Definition of the Climatic Niche limits for common ancestors in the hominin tree
The hominin phylogenetic tree was obtained by combining the Primate (and human) phylogenetic information published in recent papers49-51. We started by using the six climatic variables, representing the limits (minima and maxima) in temperature, precipitation and NPP. Since these variables are highly correlated to each other, we reduced covariation among variables by performing a Principal Component Analysis (PCA) on climatic variables associated with each hominin species occurrence in the fossil record. Then, we extracted the PC scores and used them as a multivariate dataset for the phylogenetic ridge regression.
We used the PC scores estimated by RRphylo at each node and back transformed the scores in climatic variables (MinTemp, MinPrec, min NPP, MaxTemp, MaxPrec, max NPP). For each node in the hominin tree, we mapped geographically the areas associated with its corresponding climatic estimates (i.e. the limits of the climatic envelope). The resulting map thus represents the geographic areas estimated to be climatically suitable for occupation by each ancestor in the tree. To account for uncertainty around the ages of individual nodes in the hominin phylogeny, we repeated the entire procedure at each node over 100 replicates by using the 100 alternative phylogenies generated fromswapONE function embedded in the RRphylo package. This function randomly changes the tree topology and branch lengths although it is possible to keep specific clades monophyletic. However, we accounted for a few, well-supported, monophyletic clades which are present in the hominin tree. In particular, in swapping the tree tips, we kept H. ergaster and H. erectus as sister species. We similarly kept monophyletic the clade subtending to the four australopithecines in the tree, the clade representing the genus Homo , and the clade including H. heidelbergensis , H. neanderthalensis andH. sapiens . Eventually, we recorded the number of times a given geographical cell counts as climatically suitable out of the 100 replicates. For each cell, estimated habitat quality thus ranges between 0 (never suitable irrespective of the phylogenetic tree used for climatic reconstructions at the tree nodes) to 1 (100 times suitable). Since the inclusion of particular taxa in the data may alter significantly the result of PCA ordination52 we repeated the swap procedure leaving one species at random out of the tree for each replicate.

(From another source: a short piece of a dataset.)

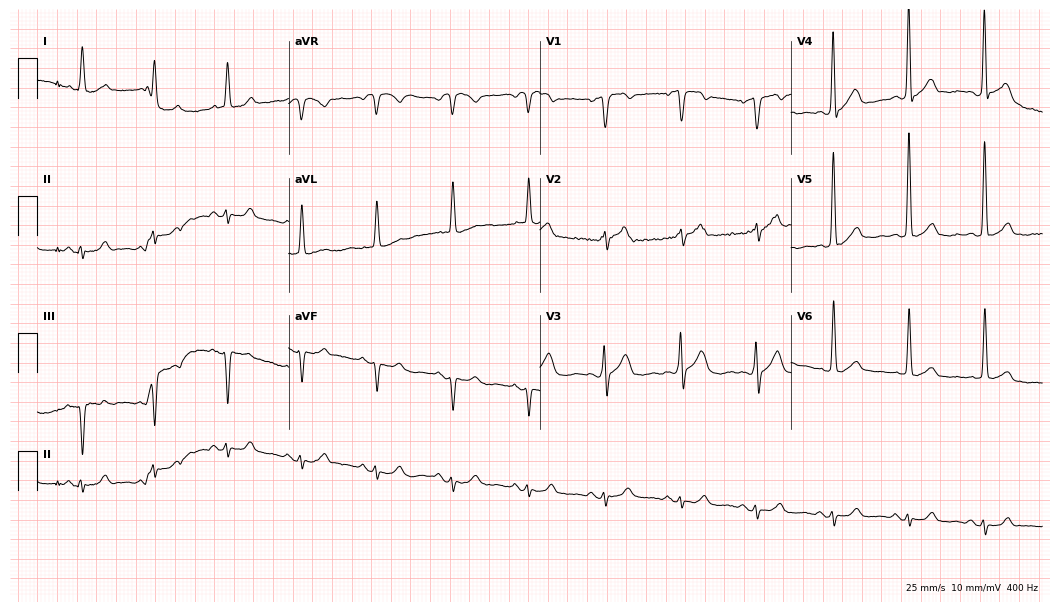
ECG (10.2-second recording at 400 Hz) — a 67-year-old man. Screened for six findings — first-degree AV block, right bundle branch block (RBBB), left bundle branch block (LBBB), sinus bradycardia, atrial fibrillation (AF), sinus tachycardia — none is recorded.
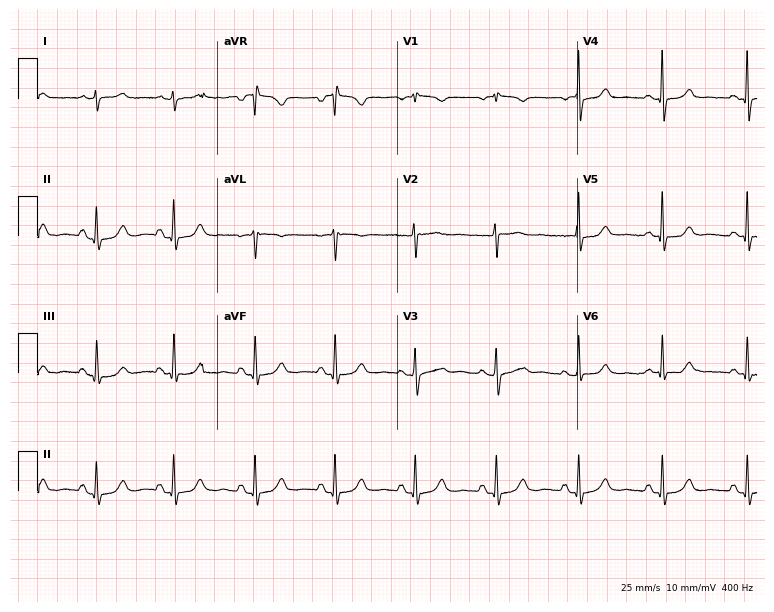
Standard 12-lead ECG recorded from a 47-year-old woman. Read as a normal ECG.

To measure the association between climatic suitability and the presence of human species, we calculated the Area Under receiver-operator Curve (AUC) averaging over the 100 replicates. AUC theoretically ranges from 0 to 1. However, since random sampling points, (pseudoabsences) are not real absences, AUC cannot reach 153, as the maximum AUC value depends on the actual (unknown) area of distribution of the species. To obtain a null distribution of AUC values and assess significance for the real AUC, for each node in the tree we sampled 100 times as many point occurrences as with the real data (i.e. the fossil occurrences of the species descending from that node) within the biogeographic domain of the species, and calculated the random AUC. Climatic tolerance values at the tree node represent the estimated tolerance limits for hominin ancestors. Since these values are estimated, rather than observed, to assess the association between fossil localities and habitat quality for each ancestral species estimates we selected the fossil occurrences of its descendants, provided they are not included in a descending node which was itself tested. For instance, the EHS ancestor was tested by selecting the fossil occurrence of H. habilis , H. erectus and H. ergaster , but not H. sapiens , H. neanderthalensis andH. sapiens which were considered only descendant to the MHS ancestor. To account for sampling differences between the hominin species we analysed, we repeated the AUC computation after sampling randomly no more than 100 occurrences per species at each replicate.
We used the evolutionary rates provided by RRphylo to apply the function search.shift 23 which tests whether individual clades evolved at significantly different rates as compared to the rest of the tree. The function compares the rates attached to each branch descending from a particular node to the rates for the branches of the rest of the tree. The significance for the rate difference is assessed by means of randomization. In the case of multivariate data, as with this particular study, the multivariate rate is computed as the 2-Norm (Euclidean) vector of the rates of individual variables.
To look for possible evolutionary trends in climatic tolerances over time we used the function search.trend 54 in theRRphylo R package23. In search.trend , evolutionary rates and phenotypes (including the phenotypic estimates at the nodes) are regressed against their age and the resulting slopes compared to slopes randomly generated under the Brownian motion model of evolution.